__Task details__
Using only the entries below, copy exactly the lines that begin at the one with "0.101 | 0.101 |" and end at the one with "2001.0 | 3.711 |", both included. Drop the pictures.
________________
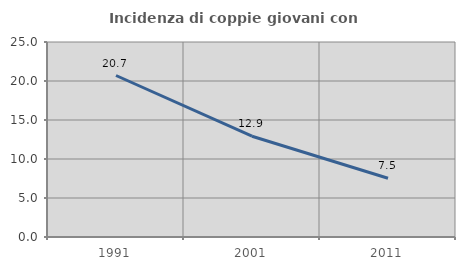
| Category | Incidenza di coppie giovani con figli |
|---|---|
| 1991.0 | 20.705 |
| 2001.0 | 12.922 |
| 2011.0 | 7.536 |
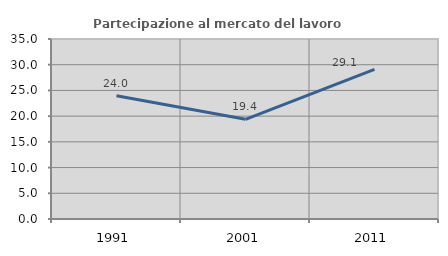
| Category | Partecipazione al mercato del lavoro  femminile |
|---|---|
| 1991.0 | 23.967 |
| 2001.0 | 19.378 |
| 2011.0 | 29.088 |
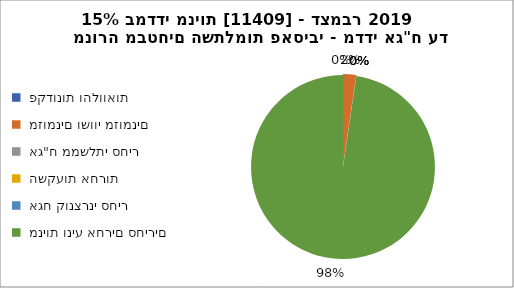
| Category | מנורה מבטחים השתלמות פאסיבי - מדדי אג"ח עד 15% במדדי מניות [11409] - דצמבר 2019 |
|---|---|
|  פקדונות והלוואות  | 0 |
|  מזומנים ושווי מזומנים   | 182 |
|  אג"ח ממשלתי סחיר  | 0 |
|  השקעות אחרות  | 0 |
|  אגח קונצרני סחיר  | 0 |
|  מניות וניע אחרים סחירים   | 7669 |
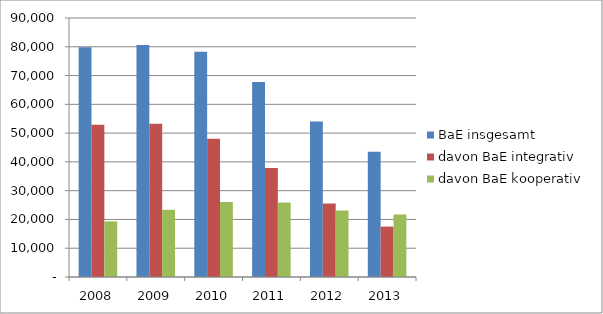
| Category | BaE insgesamt | davon BaE integrativ | davon BaE kooperativ |
|---|---|---|---|
| 2008.0 | 79846 | 52888 | 19329.417 |
| 2009.0 | 80632.417 | 53246.917 | 23382.667 |
| 2010.0 | 78292.333 | 48062.917 | 26091.583 |
| 2011.0 | 67788.583 | 37918.5 | 25855.833 |
| 2012.0 | 54013.083 | 25571.167 | 23143.75 |
| 2013.0 | 43538 | 17509 | 21725.083 |
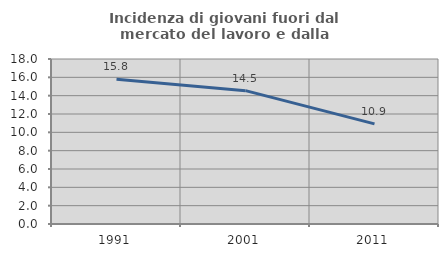
| Category | Incidenza di giovani fuori dal mercato del lavoro e dalla formazione  |
|---|---|
| 1991.0 | 15.792 |
| 2001.0 | 14.547 |
| 2011.0 | 10.922 |
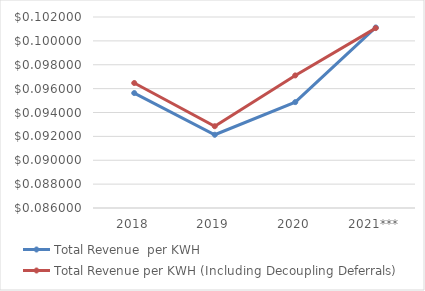
| Category | Total Revenue  per KWH | Total Revenue per KWH (Including Decoupling Deferrals) |
|---|---|---|
| 2018 | 0.096 | 0.096 |
| 2019 | 0.092 | 0.093 |
| 2020 | 0.095 | 0.097 |
| 2021*** | 0.101 | 0.101 |
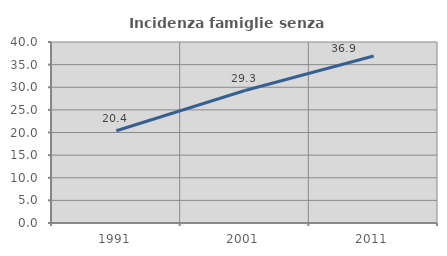
| Category | Incidenza famiglie senza nuclei |
|---|---|
| 1991.0 | 20.395 |
| 2001.0 | 29.272 |
| 2011.0 | 36.913 |
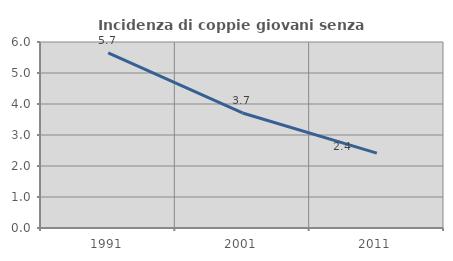
| Category | Incidenza di coppie giovani senza figli |
|---|---|
| 1991.0 | 5.651 |
| 2001.0 | 3.711 |
| 2011.0 | 2.414 |
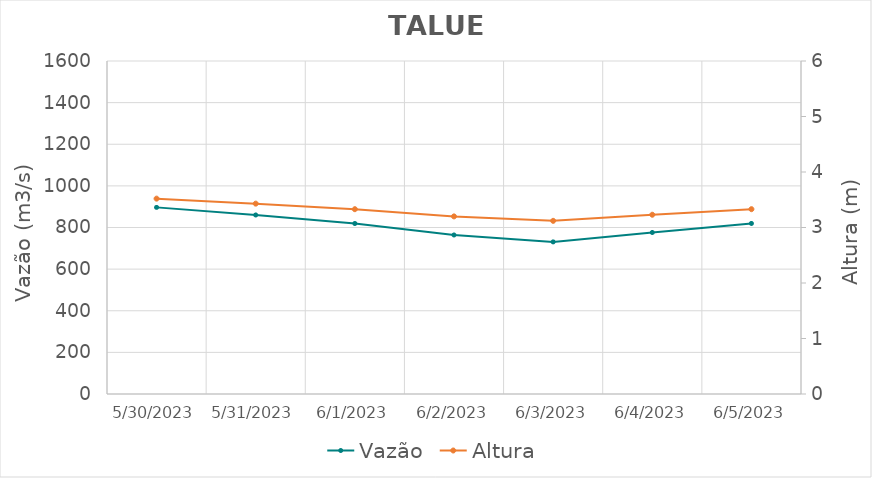
| Category | Vazão |
|---|---|
| 4/26/22 | 1550.77 |
| 4/25/22 | 1513.85 |
| 4/24/22 | 1449.65 |
| 4/23/22 | 1390 |
| 4/22/22 | 1337.8 |
| 4/21/22 | 1255.85 |
| 4/20/22 | 1234.26 |
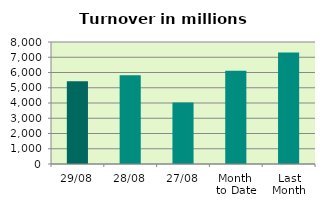
| Category | Series 0 |
|---|---|
| 29/08 | 5419.29 |
| 28/08 | 5825.305 |
| 27/08 | 4035.85 |
| Month 
to Date | 6117.83 |
| Last
Month | 7313.522 |
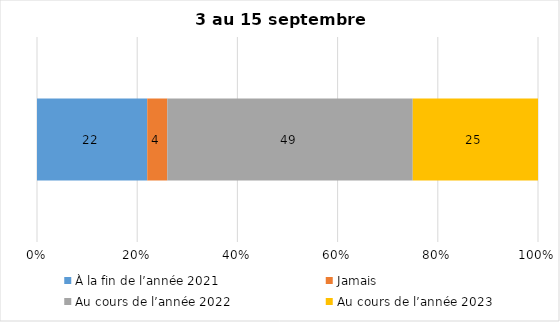
| Category | À la fin de l’année 2021 | Jamais | Au cours de l’année 2022 | Au cours de l’année 2023 |
|---|---|---|---|---|
| 0 | 22 | 4 | 49 | 25 |
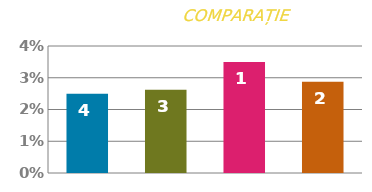
| Category | RATĂ |
|---|---|
| 0 | 0.025 |
| 1 | 0.026 |
| 2 | 0.035 |
| 3 | 0.029 |
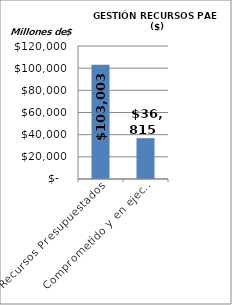
| Category | Series 0 |
|---|---|
| Recursos Presupuestados | 103003.357 |
| Comprometido y en ejecución  | 36814.572 |
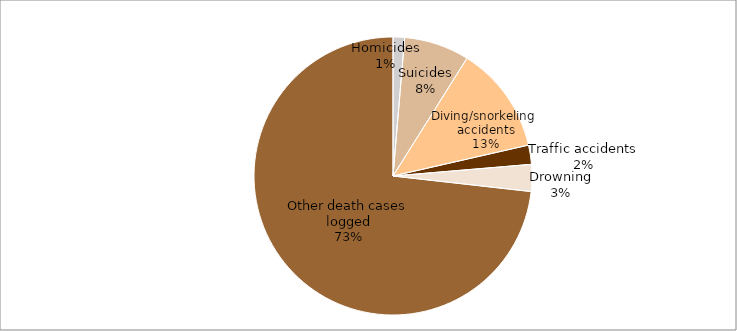
| Category | Series 0 |
|---|---|
| Homicides | 3 |
| Suicides | 17 |
| Diving/snorkeling  accidents | 28 |
| Traffic accidents | 5 |
| Drowning | 7 |
| Other death cases logged | 164 |
________________
__Reply__
| 2021*** | 0.101 | 0.101 |
| Category | Incidenza famiglie senza nuclei |
|---|---|
| 1991.0 | 20.395 |
| 2001.0 | 29.272 |
| 2011.0 | 36.913 |
| Category | Incidenza di coppie giovani senza figli |
|---|---|
| 1991.0 | 5.651 |
| 2001.0 | 3.711 |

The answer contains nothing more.